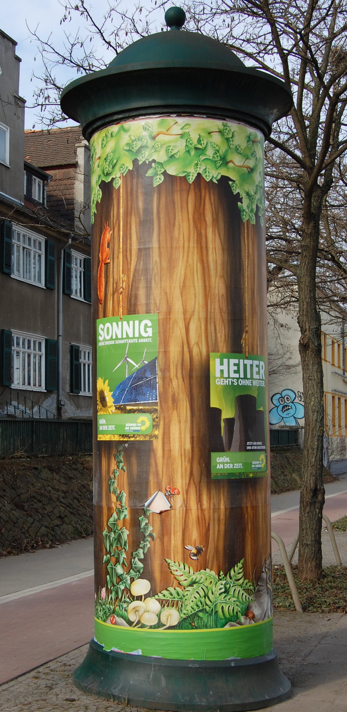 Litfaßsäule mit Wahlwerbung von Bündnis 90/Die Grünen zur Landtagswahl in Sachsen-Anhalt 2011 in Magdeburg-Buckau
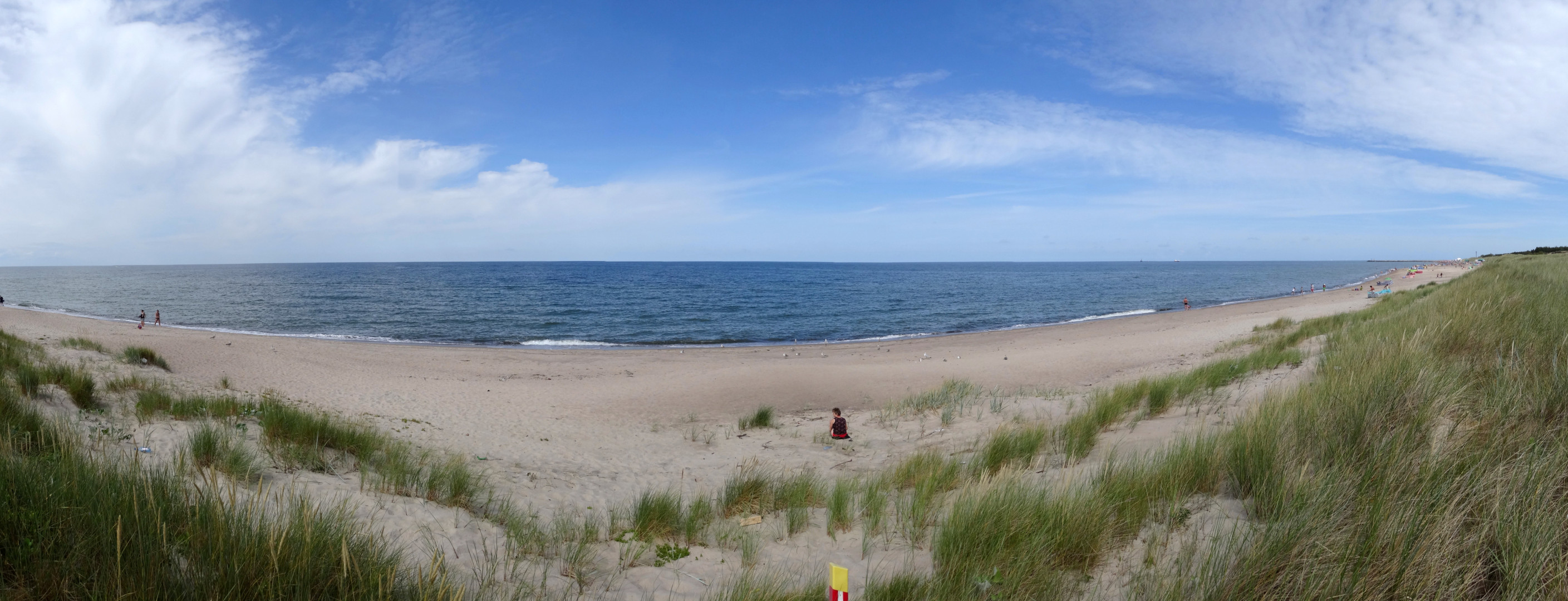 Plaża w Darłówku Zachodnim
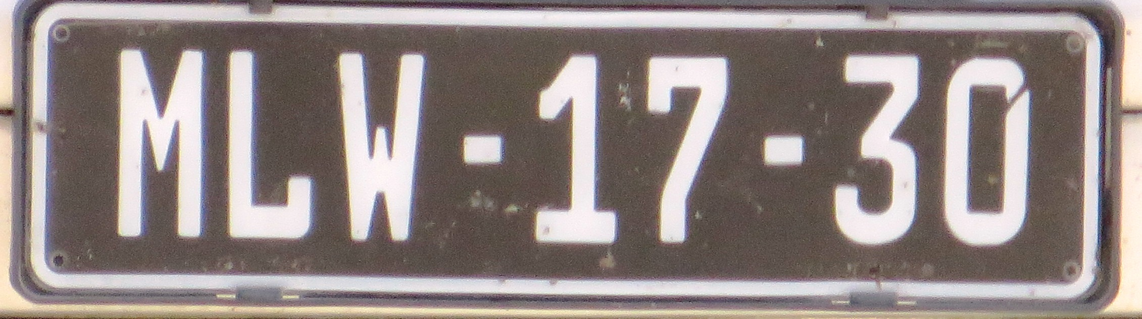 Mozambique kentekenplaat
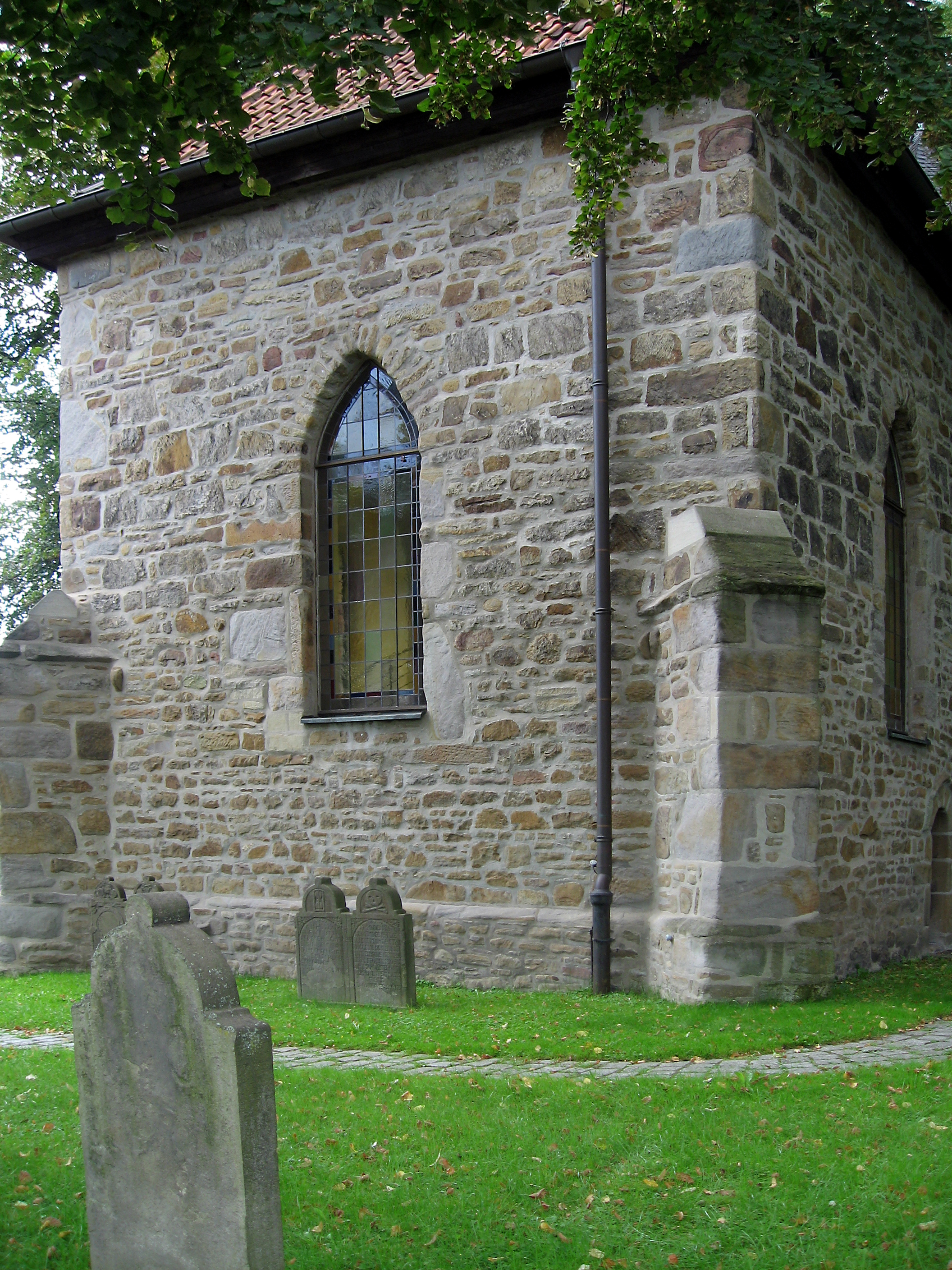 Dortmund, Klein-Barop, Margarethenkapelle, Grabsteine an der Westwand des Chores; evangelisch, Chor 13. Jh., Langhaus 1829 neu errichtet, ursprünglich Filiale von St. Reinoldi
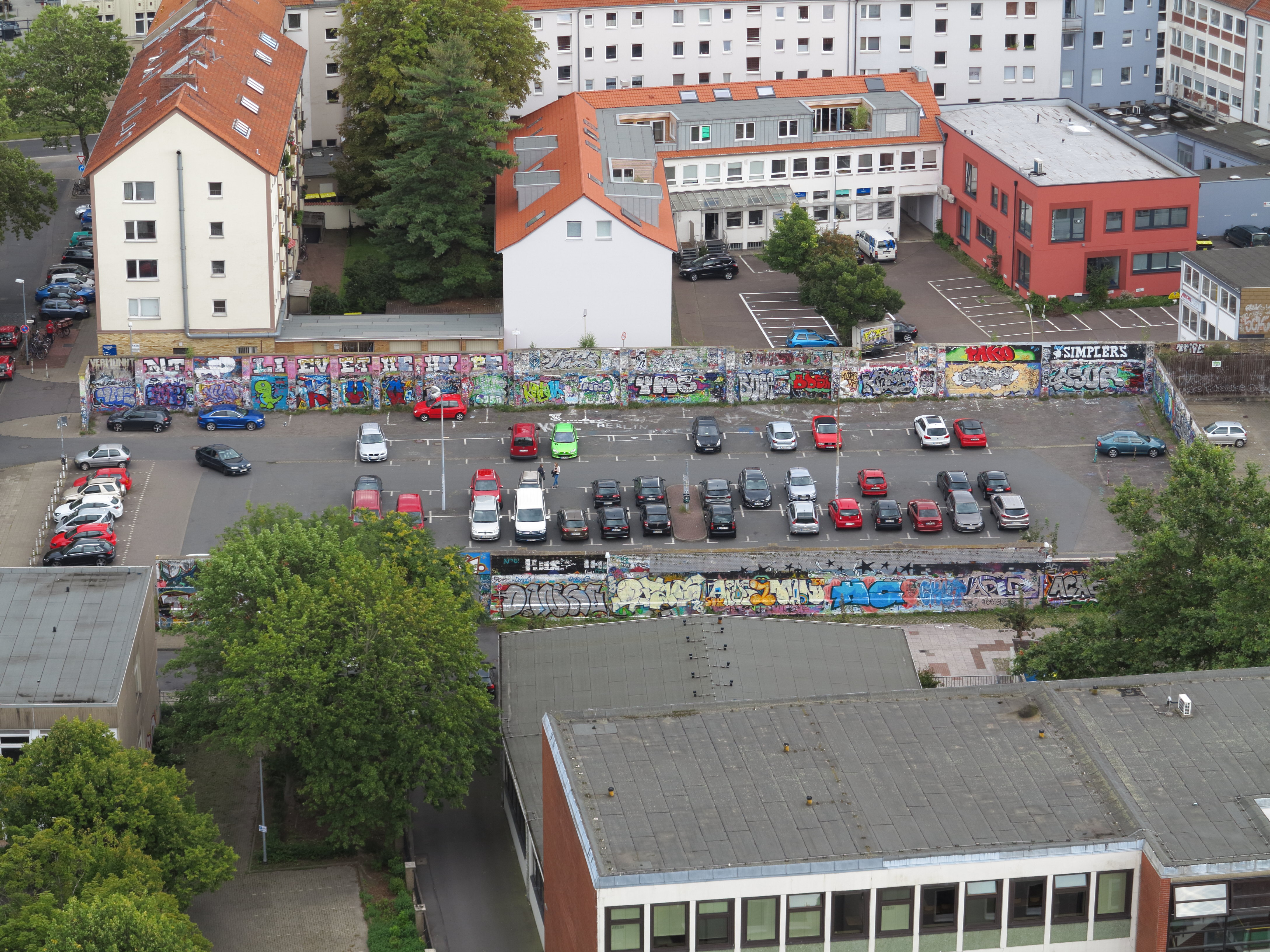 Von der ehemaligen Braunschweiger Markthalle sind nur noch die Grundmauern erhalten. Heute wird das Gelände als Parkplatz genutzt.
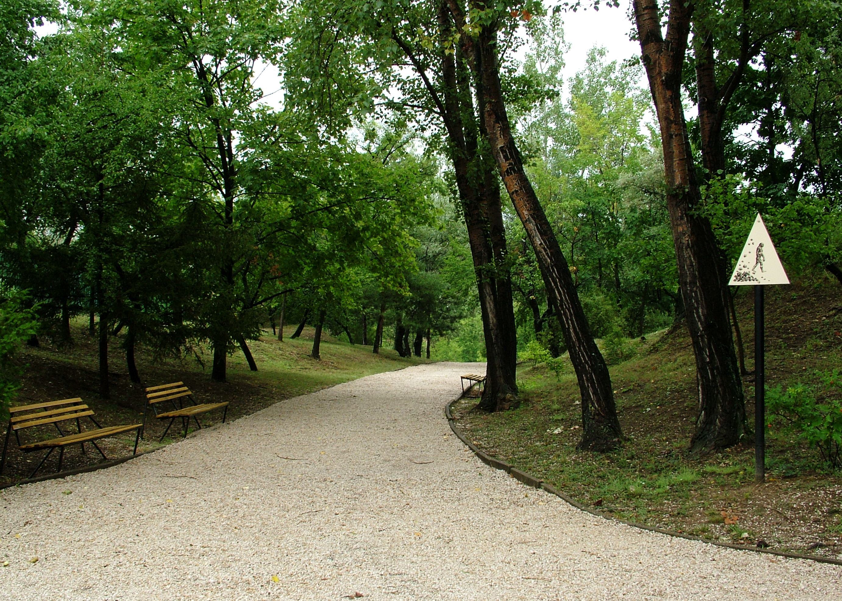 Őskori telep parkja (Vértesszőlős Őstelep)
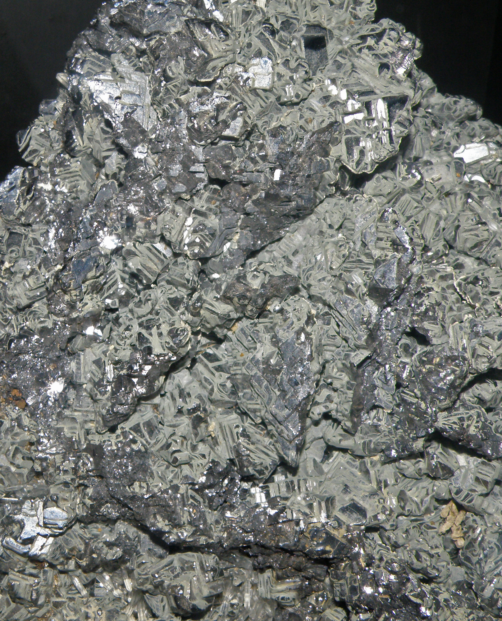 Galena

++++++++++++++++++++

▶ _Problem statement_
Repeat each entry precisely as it appears. Leave the pictures out.

▶ _Response to this exercise_
 Litfaßsäule mit Wahlwerbung von Bündnis 90/Die Grünen zur Landtagswahl in Sachsen-Anhalt 2011 in Magdeburg-Buckau
 Plaża w Darłówku Zachodnim
 Mozambique kentekenplaat
 Dortmund, Klein-Barop, Margarethenkapelle, Grabsteine an der Westwand des Chores; evangelisch, Chor 13. Jh., Langhaus 1829 neu errichtet, ursprünglich Filiale von St. Reinoldi
 Von der ehemaligen Braunschweiger Markthalle sind nur noch die Grundmauern erhalten. Heute wird das Gelände als Parkplatz genutzt.
 Őskori telep parkja (Vértesszőlős Őstelep)
 Galena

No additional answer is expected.